| WORK REQUEST |
Within the records below, find the line with "Üetliberg (prähistorische Siedlungen" and the line with "Grüne Marter im", then reproduce exactly those two lines and all lines between them, without any picture.

| DATA SUPPLIED |
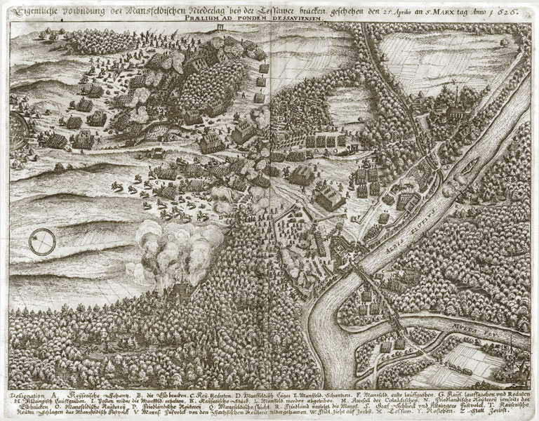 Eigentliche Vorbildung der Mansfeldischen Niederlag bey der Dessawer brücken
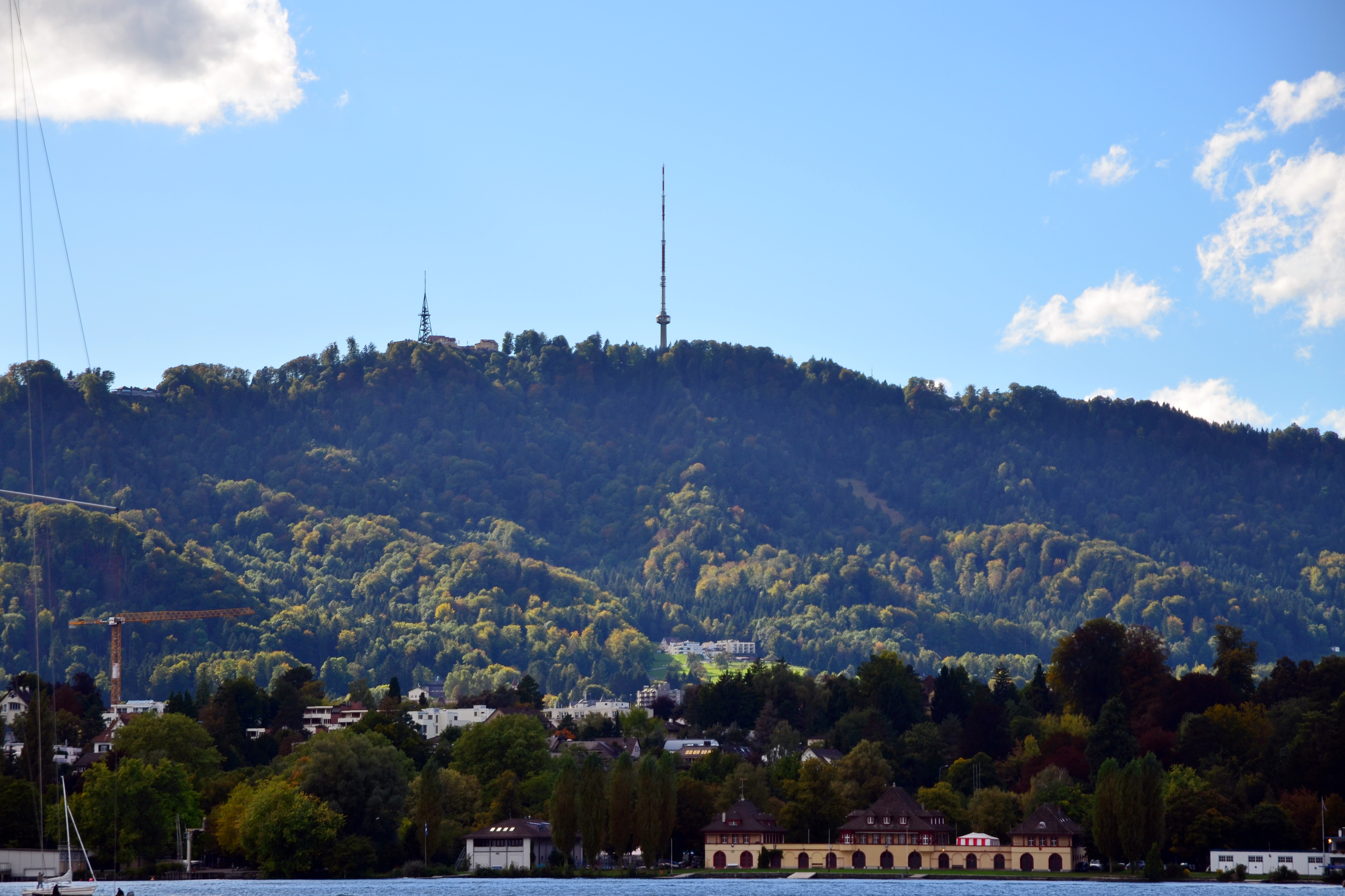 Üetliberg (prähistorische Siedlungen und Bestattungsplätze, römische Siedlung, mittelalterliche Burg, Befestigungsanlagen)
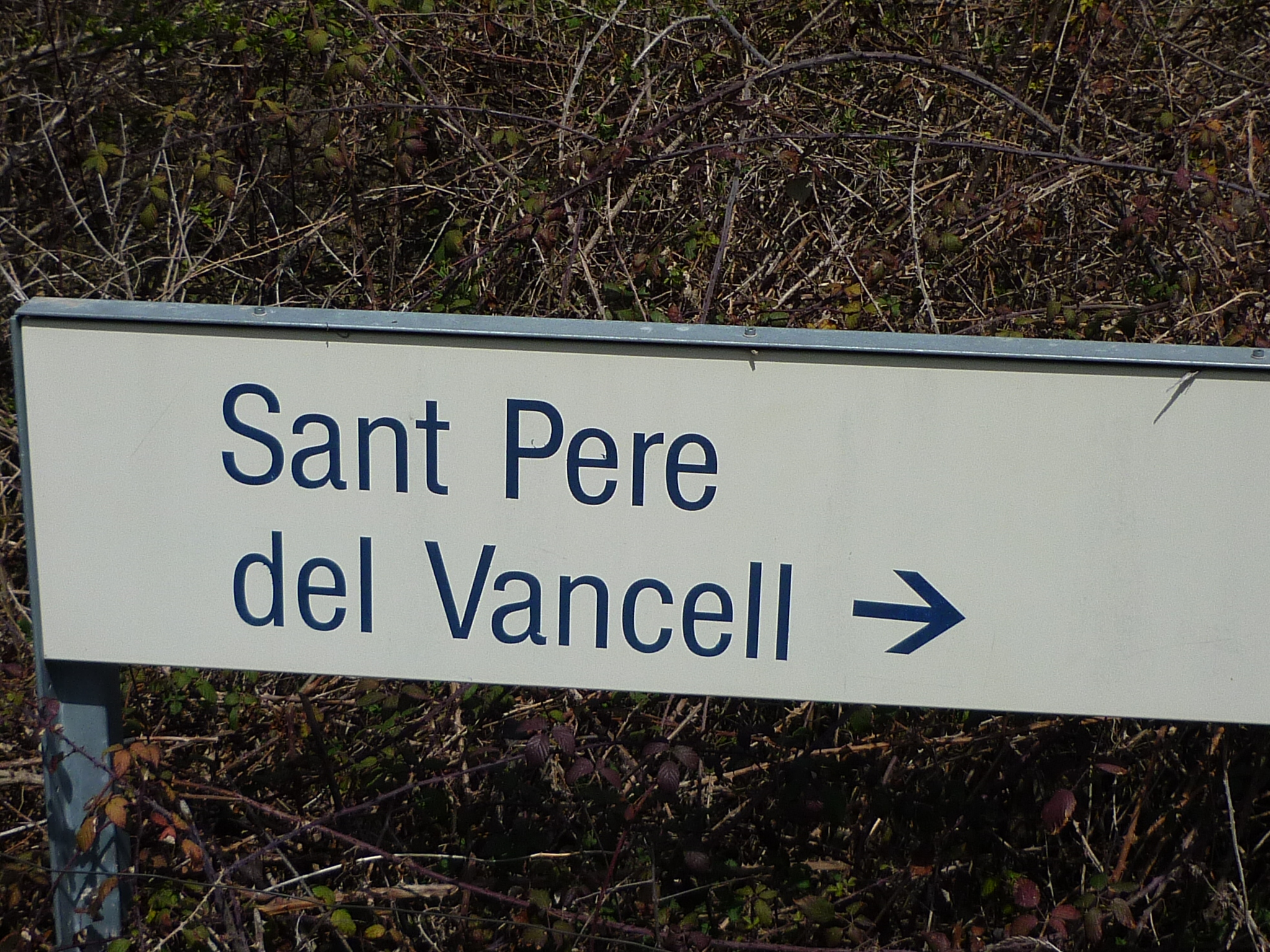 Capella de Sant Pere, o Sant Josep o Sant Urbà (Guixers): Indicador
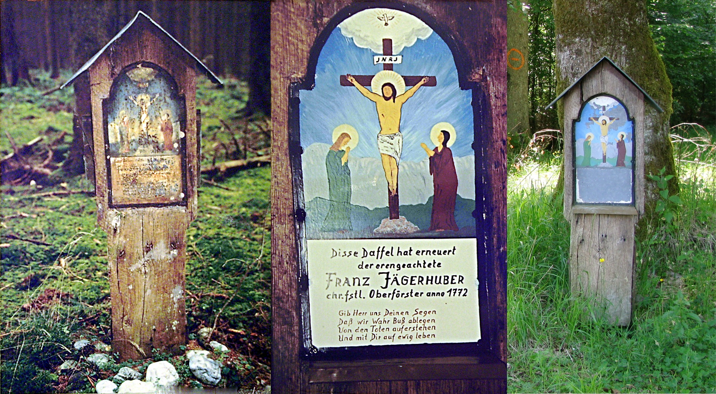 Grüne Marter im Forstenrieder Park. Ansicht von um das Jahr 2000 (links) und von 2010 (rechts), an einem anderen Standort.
--
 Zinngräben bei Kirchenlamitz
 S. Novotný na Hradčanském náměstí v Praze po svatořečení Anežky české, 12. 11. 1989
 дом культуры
...
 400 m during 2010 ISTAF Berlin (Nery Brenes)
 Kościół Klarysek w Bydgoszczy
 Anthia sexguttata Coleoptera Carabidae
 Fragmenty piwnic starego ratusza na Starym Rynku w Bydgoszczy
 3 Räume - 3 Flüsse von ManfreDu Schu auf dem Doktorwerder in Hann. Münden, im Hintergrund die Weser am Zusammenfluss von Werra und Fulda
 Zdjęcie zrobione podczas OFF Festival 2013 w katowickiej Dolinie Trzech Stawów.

| SOLUTION FOR THIS EXERCISE |
 Üetliberg (prähistorische Siedlungen und Bestattungsplätze, römische Siedlung, mittelalterliche Burg, Befestigungsanlagen)
 Capella de Sant Pere, o Sant Josep o Sant Urbà (Guixers): Indicador
 Grüne Marter im Forstenrieder Park. Ansicht von um das Jahr 2000 (links) und von 2010 (rechts), an einem anderen Standort.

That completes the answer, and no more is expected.